Tried using both expv and expv_timestep from ExponentialUtilities.jl. Used the below codes:
EXPV: u0 = 100*ones(62500);t_end= 1e-3;
@time U = expv(t_end, Jacobianmat, u0; tol=1e-15);
RESULT: expv gives correct results only until a t_end value of 1e-9 seconds, beyond which the values are 0 everywhere, but i need results till a time-span of atleast 1e-3 seconds.
Note: The max values in the jacobian are of the order 1e12, the minimum nonzero values are 1e-3 and i want to solve the problem till a span of 1e-3 seconds (a large time-span considering the fastest dynamics are 9 orders faster than the slowest dynamics)
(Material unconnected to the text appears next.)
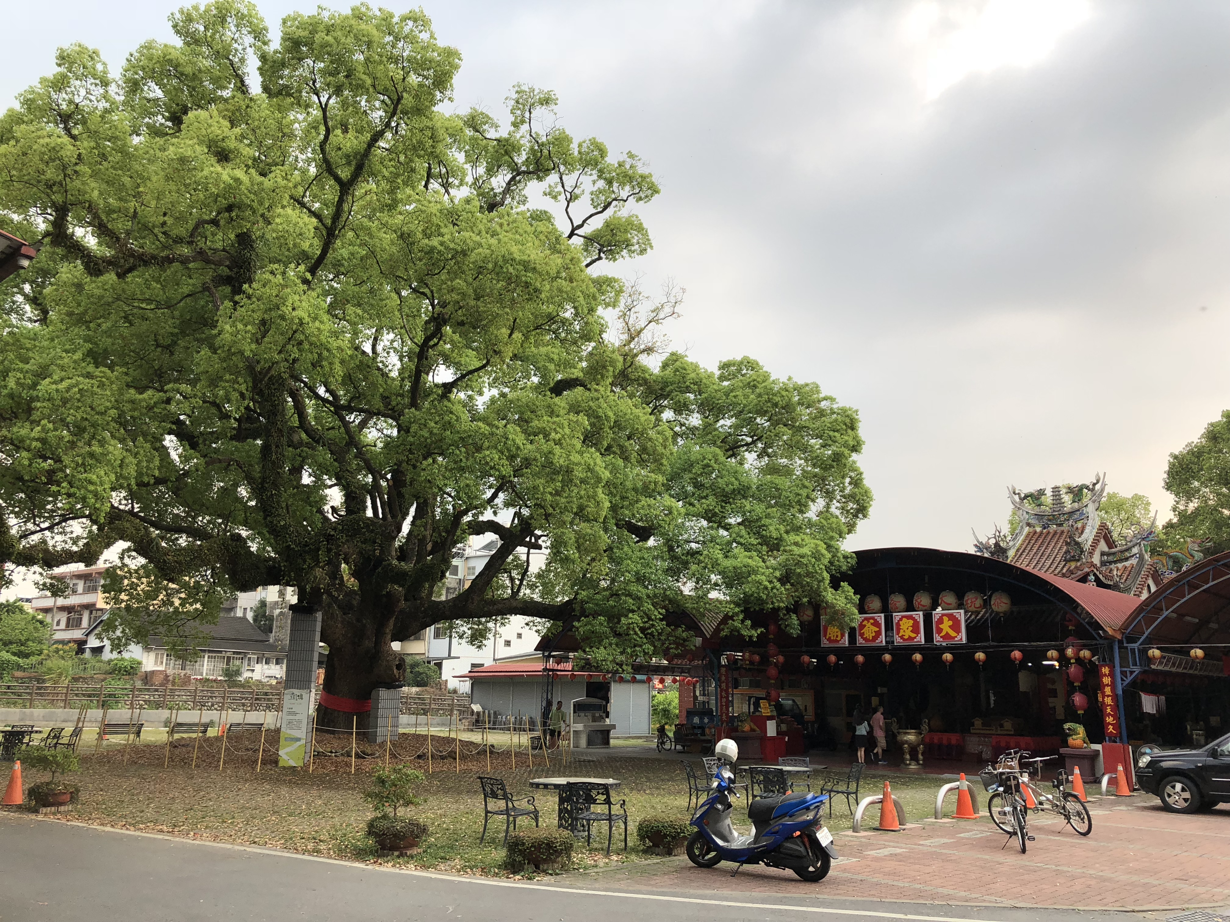 集集大樟樹與大眾爺祠(側拍)

EXPV_TIMESTEP: u0 = 100*ones(62500);ts= (10.0).^Array(-10:0.5:-3);
@time U = expv_timestep(ts, Jacobianmat, u0; adaptive=true, tol=1e-7,verbose=true)
RESULT: expv_timestep gives more accurate solutions but the ‘dt’ value was not adaptive (although i set adaptive= true) and the ‘dt’ value was always around 1e-10 seconds (I simulated for about 2-3 days and i only got until 1e-6 seconds. CVODE_BDF did much better and was able to solve until 200e-6 seconds within 20 hours of simulation time. However CVODE_BDF too became unstable later on)
Will update the results of adaptive exponential RK methods exprb32 and exprb43 soon.
Also, I did not want to try fixed time step exponential methods such as exponential RK and exponential propagation iterative methods because I want the results over a large timespan.